---------- PROVIDED MATERIAL ----------
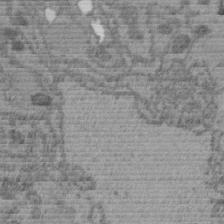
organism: C. elegans
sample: C. elegans embryo early stage
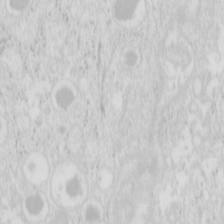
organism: Mouse
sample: Pancreas
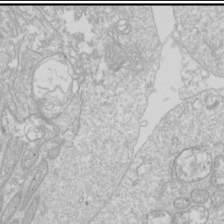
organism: Drosophila
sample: Cell division; meiosis; drosophila spermatocytes
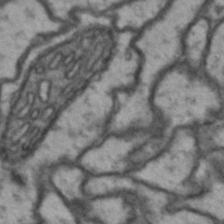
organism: Drosophila
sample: Brain
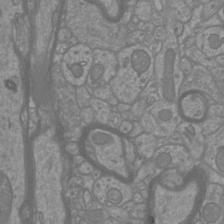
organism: Mouse
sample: Cortical neurons
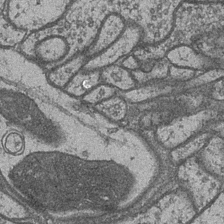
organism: Drosophila
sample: Optic medulla
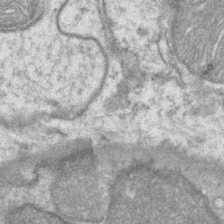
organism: Mouse
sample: CA1 Hippocampus
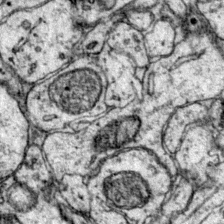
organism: Mouse
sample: Primary visual cortex
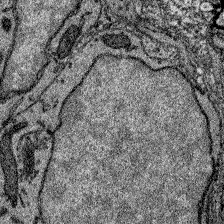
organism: Zebrafish
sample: Larval olfactory bulb
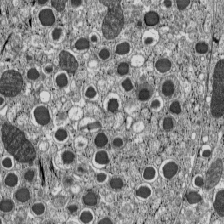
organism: C57BL Mouse
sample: Pancreatic islet
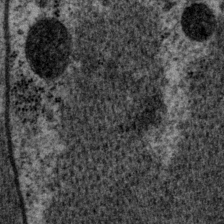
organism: P. pacificus
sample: Pharynx
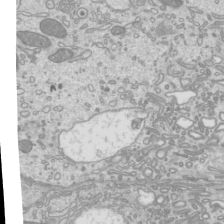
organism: Mouse
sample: Cilia; mouse epididymis
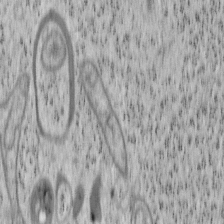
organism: Human
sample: HeLa cells
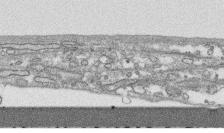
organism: Human
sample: CRL-1474
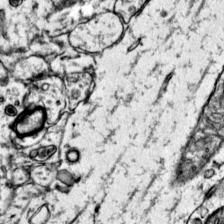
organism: Mouse
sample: Primary visual cortex
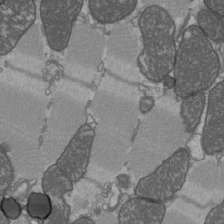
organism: C57BL Mouse
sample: Heart
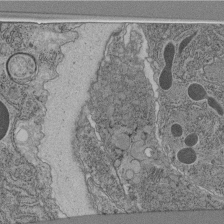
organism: C. elegans
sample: C. elegans pharynx
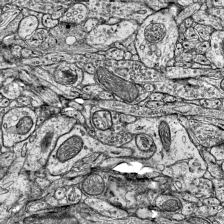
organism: Mouse
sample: Visual Cortex
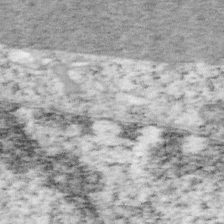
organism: Mouse
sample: OT-I killer T cells with ID8 ovarian cancer cells
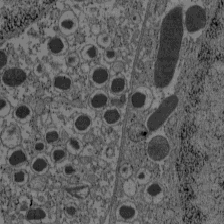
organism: C57BL Mouse
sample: Pancreatic islet
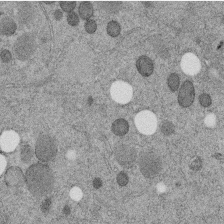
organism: C. elegans
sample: C. elegans embryo early stage
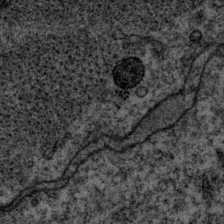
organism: P. pacificus
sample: Pharynx
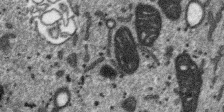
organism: Human
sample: Lung epithelial cells infected with SARS-CoV-2
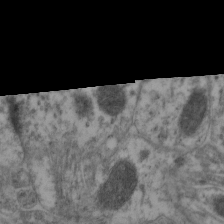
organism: Mouse
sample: Neocortex
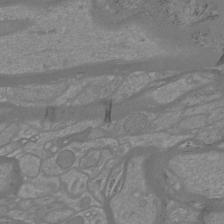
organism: Mouse
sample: Cortical neurons
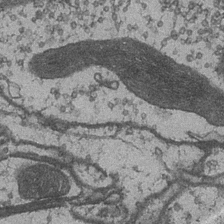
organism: Drosophila
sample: Optic medulla
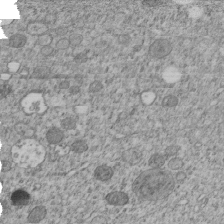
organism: C. elegans
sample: C. elegans embryo early stage
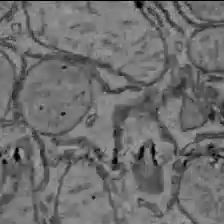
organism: C57BL Mouse
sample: Liver
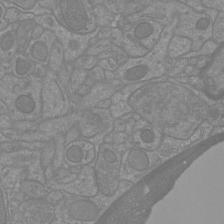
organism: Mouse
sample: Cortical neurons
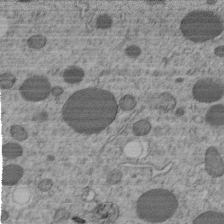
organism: C. elegans
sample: C. elegans embryo early stage
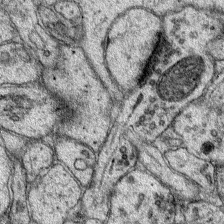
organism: Mouse
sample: Primary visual cortex
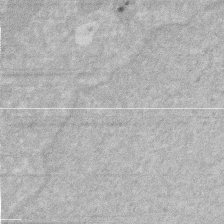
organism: Human
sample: HIV infected U937 cells
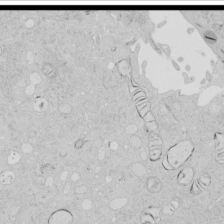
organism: Human
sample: Mitochondria in HCT116 cells
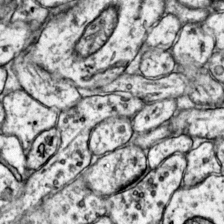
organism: Mouse
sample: Primary visual cortex
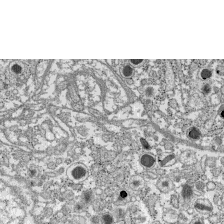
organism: C57BL Mouse
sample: Pancreatic islet
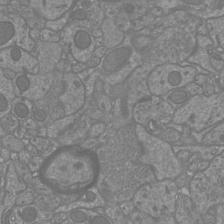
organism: Mouse
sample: Cortical neurons
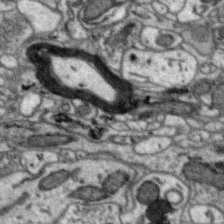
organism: Zebra finch
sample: Brain
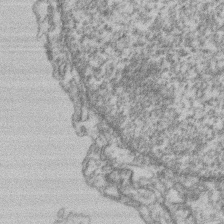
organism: Mouse
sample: T cell stromal cell synapse
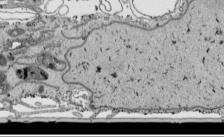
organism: Human
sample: Mitochondria in HCT116 cells
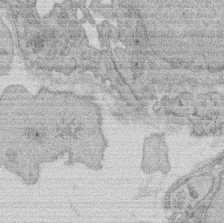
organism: Rat
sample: Salivary granule
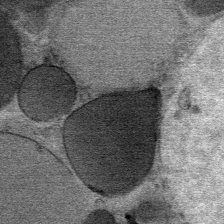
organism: Mouse
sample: Mouse Salivary gland
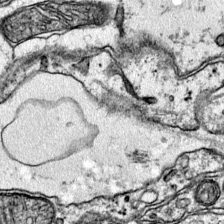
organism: Mouse
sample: Primary visual cortex
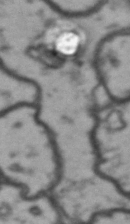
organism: Drosophila
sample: Brain
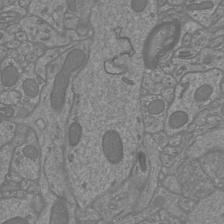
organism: Mouse
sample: Cortical neurons
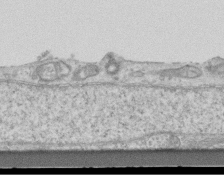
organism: Mouse
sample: Centriole in ependymal cells
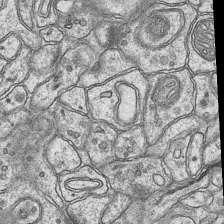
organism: Mouse
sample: CA1 Hippocampus
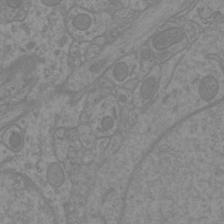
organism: Mouse
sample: Cortical neurons
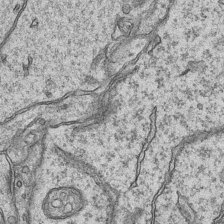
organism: Mouse
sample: CA1 Hippocampus
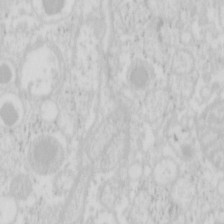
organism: Mouse
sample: Pancreas
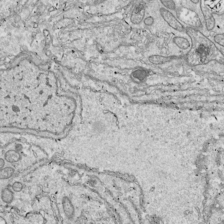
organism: Drosophila
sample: Cell division; meiosis; drosophila spermatocytes
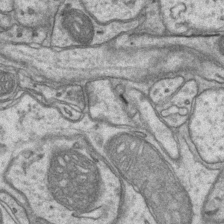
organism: Mouse
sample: CA1 Hippocampus
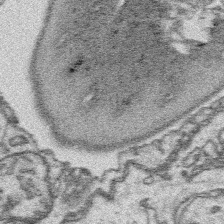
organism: Platynereis dumerilii
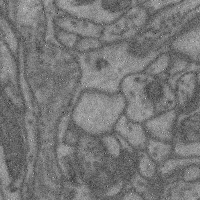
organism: Mouse
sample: Cerebral cortex
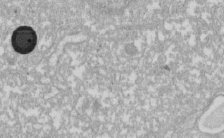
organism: Xenopus
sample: Cilia; centrioles in frog embryo cells
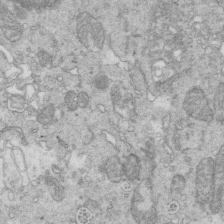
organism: Mouse
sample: Multiciliated cells
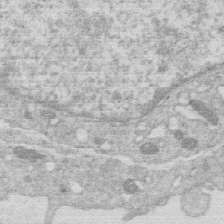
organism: Human
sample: Macrophage cells
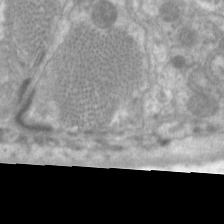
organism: C. elegans
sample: Pharynx
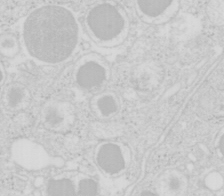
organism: Mouse
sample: Pancreas
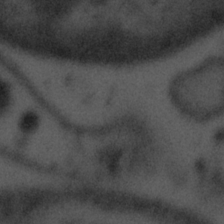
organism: Tuwongella immobilis
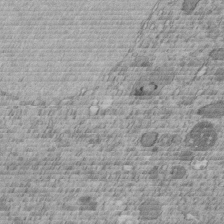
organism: C. elegans
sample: C. elegans embryo early stage
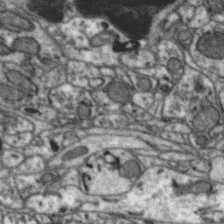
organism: Zebra finch
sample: Brain
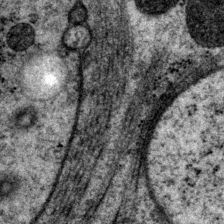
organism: P. pacificus
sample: Pharynx
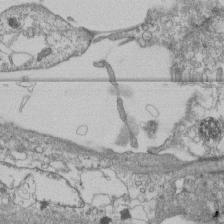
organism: Human
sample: Fibroblast cells
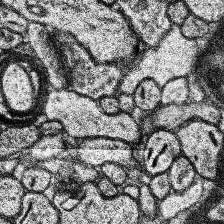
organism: Human
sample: Temporal Lobe
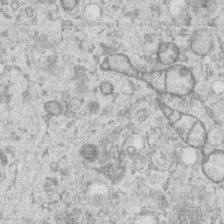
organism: Human
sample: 1205lu cells
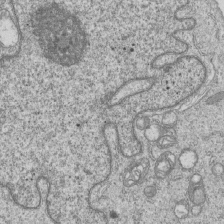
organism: Human
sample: MDA-MB-231 cells
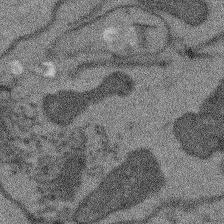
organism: Arabidopsis thaliana
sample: Root tip
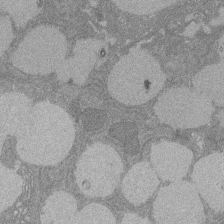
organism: Rat
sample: Salivary granule
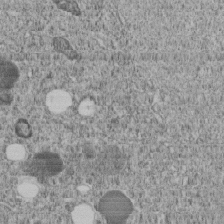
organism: C. elegans
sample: C. elegans embryo early stage
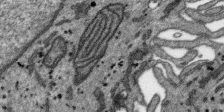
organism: Human
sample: Lung epithelial cells, uninfected (mock) control
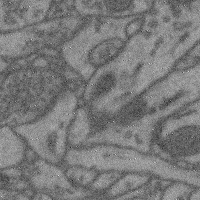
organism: Mouse
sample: Cerebral cortex
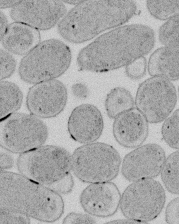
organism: E. coli
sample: Bacterial nucleoid
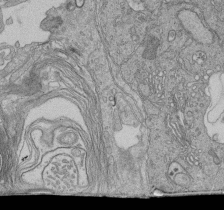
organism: Human
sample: Retinal organoid Rod and Cone cells
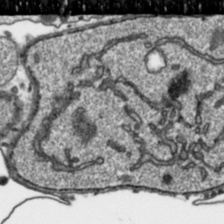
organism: Toxoplasma gondii
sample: Parasites in a vacuole inside a host cell
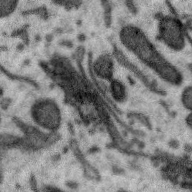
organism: Zebra finch
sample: Brain
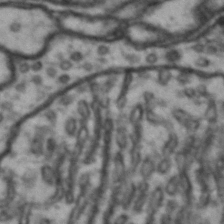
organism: Drosophila
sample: Brain
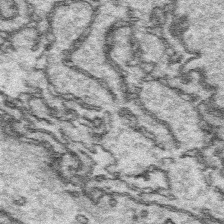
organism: Platynereis dumerilii
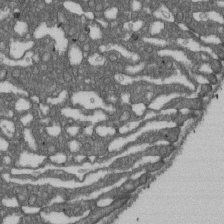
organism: Drosophila
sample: Nephrocyte
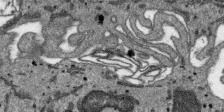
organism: Human
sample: Lung epithelial cells, uninfected (mock) control
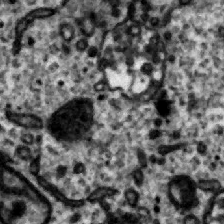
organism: Human
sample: HeLa cells
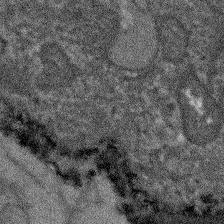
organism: Arabidopsis thaliana
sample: Root tip
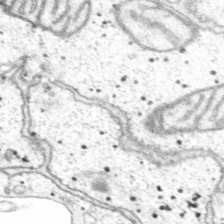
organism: Human
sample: HeLa cells
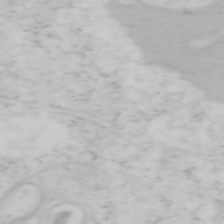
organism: Mouse
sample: OT-I killer T cells with ID8 ovarian cancer cells
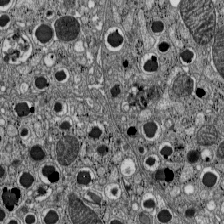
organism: C57BL Mouse
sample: Pancreatic islet
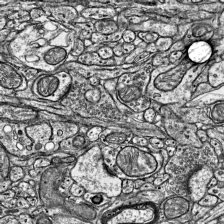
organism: Mouse
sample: Visual Cortex
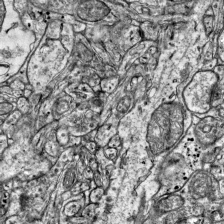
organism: Mouse
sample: Visual Cortex
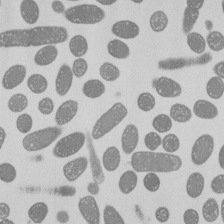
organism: E. coli
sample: Bacterial nucleoid
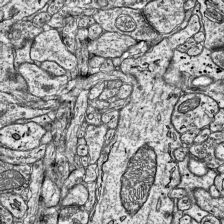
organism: Mouse
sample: Visual Cortex
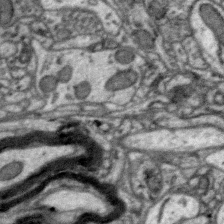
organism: Zebra finch
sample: Brain
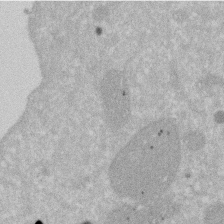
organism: Human
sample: HIV infected U937 cells
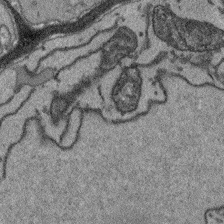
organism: Arabidopsis thaliana
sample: Root tip
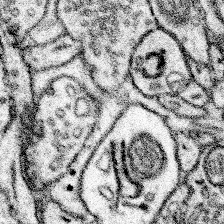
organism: Mouse
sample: Somatosensory cortex neuropil
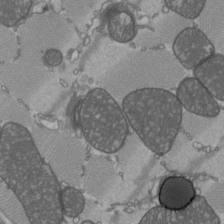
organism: C57BL Mouse
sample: Heart
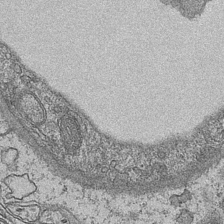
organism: Mouse
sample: CA1 Hippocampus
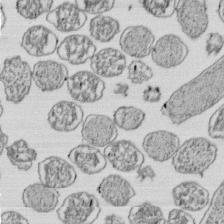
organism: E. coli
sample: Bacterial nucleoid
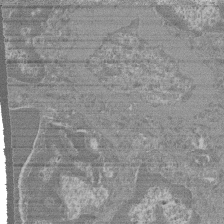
----------
▶ _PROBLEM_
Line by line, restate the data above exactly as it stands, minus the pictures.

▶ _OUTPUT OF THE EXERCISE_
organism: C. elegans
sample: C. elegans embryo early stage
organism: Mouse
sample: Pancreas
organism: Drosophila
sample: Cell division; meiosis; drosophila spermatocytes
organism: Drosophila
sample: Brain
organism: Mouse
sample: Cortical neurons
organism: Drosophila
sample: Optic medulla
organism: Mouse
sample: CA1 Hippocampus
organism: Mouse
sample: Primary visual cortex
organism: Zebrafish
sample: Larval olfactory bulb
organism: C57BL Mouse
sample: Pancreatic islet
organism: P. pacificus
sample: Pharynx
organism: Mouse
sample: Cilia; mouse epididymis
organism: Human
sample: HeLa cells
organism: Human
sample: CRL-1474
organism: Mouse
sample: Primary visual cortex
organism: C57BL Mouse
sample: Heart
organism: C. elegans
sample: C. elegans pharynx
organism: Mouse
sample: Visual Cortex
organism: Mouse
sample: OT-I killer T cells with ID8 ovarian cancer cells
organism: C57BL Mouse
sample: Pancreatic islet
organism: C. elegans
sample: C. elegans embryo early stage
organism: P. pacificus
sample: Pharynx
organism: Human
sample: Lung epithelial cells infected with SARS-CoV-2
organism: Mouse
sample: Neocortex
organism: Mouse
sample: Cortical neurons
organism: Drosophila
sample: Optic medulla
organism: C. elegans
sample: C. elegans embryo early stage
organism: C57BL Mouse
sample: Liver
organism: Mouse
sample: Cortical neurons
organism: C. elegans
sample: C. elegans embryo early stage
organism: Mouse
sample: Primary visual cortex
organism: Human
sample: HIV infected U937 cells
organism: Human
sample: Mitochondria in HCT116 cells
organism: Mouse
sample: Primary visual cortex
organism: C57BL Mouse
sample: Pancreatic islet
organism: Mouse
sample: Cortical neurons
organism: Zebra finch
sample: Brain
organism: Mouse
sample: T cell stromal cell synapse
organism: Human
sample: Mitochondria in HCT116 cells
organism: Rat
sample: Salivary granule
organism: Mouse
sample: Mouse Salivary gland
organism: Mouse
sample: Primary visual cortex
organism: Drosophila
sample: Brain
organism: Mouse
sample: Cortical neurons
organism: Mouse
sample: Centriole in ependymal cells
organism: Mouse
sample: CA1 Hippocampus
organism: Mouse
sample: Cortical neurons
organism: Mouse
sample: CA1 Hippocampus
organism: Mouse
sample: Pancreas
organism: Drosophila
sample: Cell division; meiosis; drosophila spermatocytes
organism: Mouse
sample: CA1 Hippocampus
organism: Platynereis dumerilii
organism: Mouse
sample: Cerebral cortex
organism: Xenopus
sample: Cilia; centrioles in frog embryo cells
organism: Mouse
sample: Multiciliated cells
organism: Human
sample: Macrophage cells
organism: C. elegans
sample: Pharynx
organism: Mouse
sample: Pancreas
organism: Tuwongella immobilis
organism: C. elegans
sample: C. elegans embryo early stage
organism: Zebra finch
sample: Brain
organism: P. pacificus
sample: Pharynx
organism: Human
sample: Fibroblast cells
organism: Human
sample: Temporal Lobe
organism: Human
sample: 1205lu cells
organism: Human
sample: MDA-MB-231 cells
organism: Arabidopsis thaliana
sample: Root tip
organism: Rat
sample: Salivary granule
organism: C. elegans
sample: C. elegans embryo early stage
organism: Human
sample: Lung epithelial cells, uninfected (mock) control
organism: Mouse
sample: Cerebral cortex
organism: E. coli
sample: Bacterial nucleoid
organism: Human
sample: Retinal organoid Rod and Cone cells
organism: Toxoplasma gondii
sample: Parasites in a vacuole inside a host cell
organism: Zebra finch
sample: Brain
organism: Drosophila
sample: Brain
organism: Platynereis dumerilii
organism: Drosophila
sample: Nephrocyte
organism: Human
sample: Lung epithelial cells, uninfected (mock) control
organism: Human
sample: HeLa cells
organism: Arabidopsis thaliana
sample: Root tip
organism: Human
sample: HeLa cells
organism: Mouse
sample: OT-I killer T cells with ID8 ovarian cancer cells
organism: C57BL Mouse
sample: Pancreatic islet
organism: Mouse
sample: Visual Cortex
organism: Mouse
sample: Visual Cortex
organism: E. coli
sample: Bacterial nucleoid
organism: Mouse
sample: Visual Cortex
organism: Zebra finch
sample: Brain
organism: Human
sample: HIV infected U937 cells
organism: Arabidopsis thaliana
sample: Root tip
organism: Mouse
sample: Somatosensory cortex neuropil
organism: C57BL Mouse
sample: Heart
organism: Mouse
sample: CA1 Hippocampus
organism: E. coli
sample: Bacterial nucleoid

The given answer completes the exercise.